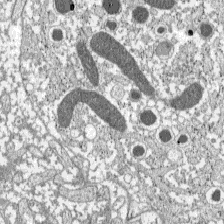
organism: C57BL Mouse
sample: Pancreatic islet
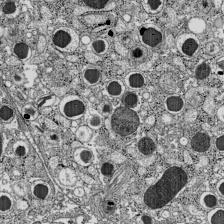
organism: C57BL Mouse
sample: Pancreatic islet
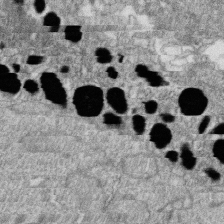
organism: Zebrafish
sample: Cilia; retinal pigment epithelium
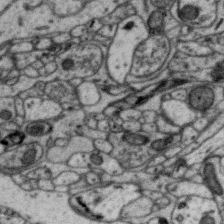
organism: Zebra finch
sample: Brain
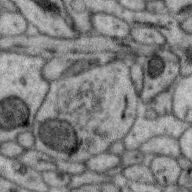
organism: Zebra finch
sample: Brain
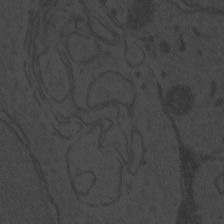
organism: Zebrafish
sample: Macrophage infected with Toxoplasma gondii
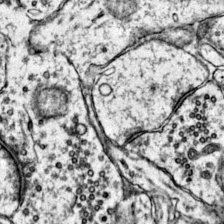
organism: Mouse
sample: Primary visual cortex
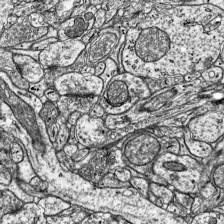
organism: Mouse
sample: Visual Cortex
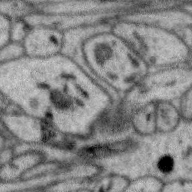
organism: Zebra finch
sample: Brain
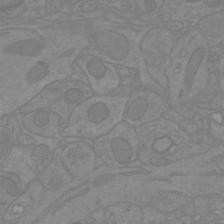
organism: Mouse
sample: Cortical neurons
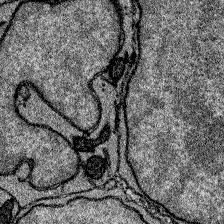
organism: Zebrafish
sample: Larval olfactory bulb
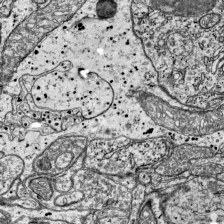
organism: Mouse
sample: Visual Cortex
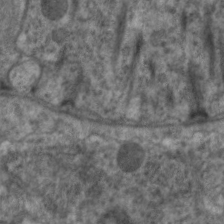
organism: C. elegans
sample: Pharynx
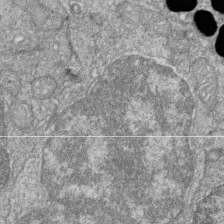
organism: Zebrafish
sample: Cilia; retinal pigment epithelium
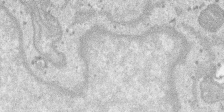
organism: Human
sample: Lung epithelial cells infected with SARS-CoV-2
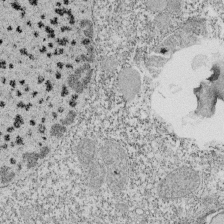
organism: Tetrahymena
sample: Cilia in tetrahymena
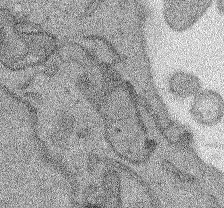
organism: Human
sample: HeLa cells
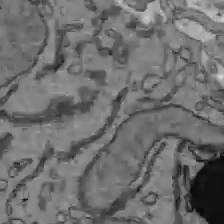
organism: C57BL Mouse
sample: Liver
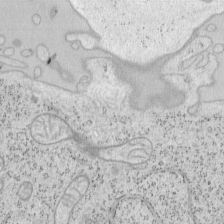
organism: Mouse
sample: OT-I killer T cells with ID8 ovarian cancer cells
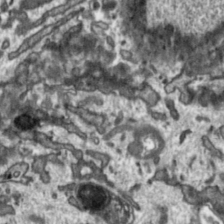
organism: Toxoplasma gondii
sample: Parasites in a vacuole inside a host cell
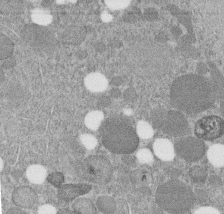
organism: C. elegans
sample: C. elegans embryo early stage
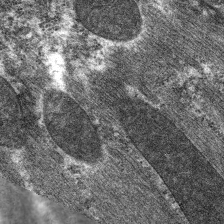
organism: C. elegans
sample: Pharynx
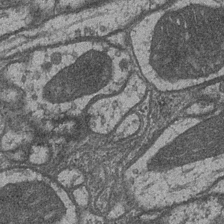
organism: Drosophila
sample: Optic medulla
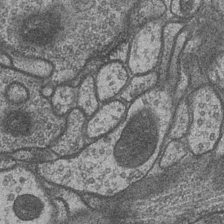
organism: Drosophila
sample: Optic medulla
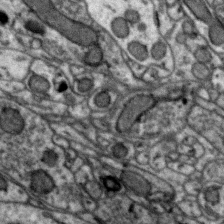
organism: Zebra finch
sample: Brain
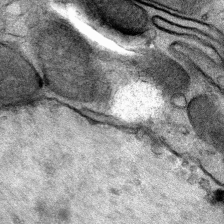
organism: Mouse
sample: Mouse Salivary gland
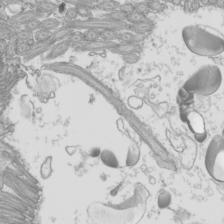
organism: Mouse
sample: Cilia; mouse epididymis
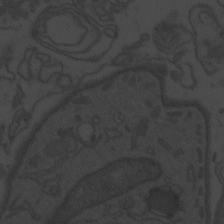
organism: Zebrafish
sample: Macrophage infected with Toxoplasma gondii
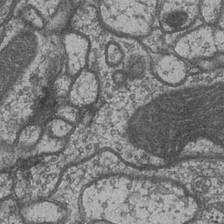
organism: Drosophila
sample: Optic medulla
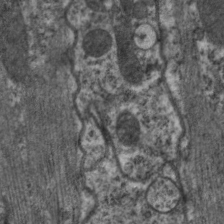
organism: C. elegans
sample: Pharynx

→ Work to be completed
The records above need to be copied exactly, though not their pictures.

→ Task solution
organism: C57BL Mouse
sample: Pancreatic islet
organism: C57BL Mouse
sample: Pancreatic islet
organism: Zebrafish
sample: Cilia; retinal pigment epithelium
organism: Zebra finch
sample: Brain
organism: Zebra finch
sample: Brain
organism: Zebrafish
sample: Macrophage infected with Toxoplasma gondii
organism: Mouse
sample: Primary visual cortex
organism: Mouse
sample: Visual Cortex
organism: Zebra finch
sample: Brain
organism: Mouse
sample: Cortical neurons
organism: Zebrafish
sample: Larval olfactory bulb
organism: Mouse
sample: Visual Cortex
organism: C. elegans
sample: Pharynx
organism: Zebrafish
sample: Cilia; retinal pigment epithelium
organism: Human
sample: Lung epithelial cells infected with SARS-CoV-2
organism: Tetrahymena
sample: Cilia in tetrahymena
organism: Human
sample: HeLa cells
organism: C57BL Mouse
sample: Liver
organism: Mouse
sample: OT-I killer T cells with ID8 ovarian cancer cells
organism: Toxoplasma gondii
sample: Parasites in a vacuole inside a host cell
organism: C. elegans
sample: C. elegans embryo early stage
organism: C. elegans
sample: Pharynx
organism: Drosophila
sample: Optic medulla
organism: Drosophila
sample: Optic medulla
organism: Zebra finch
sample: Brain
organism: Mouse
sample: Mouse Salivary gland
organism: Mouse
sample: Cilia; mouse epididymis
organism: Zebrafish
sample: Macrophage infected with Toxoplasma gondii
organism: Drosophila
sample: Optic medulla
organism: C. elegans
sample: Pharynx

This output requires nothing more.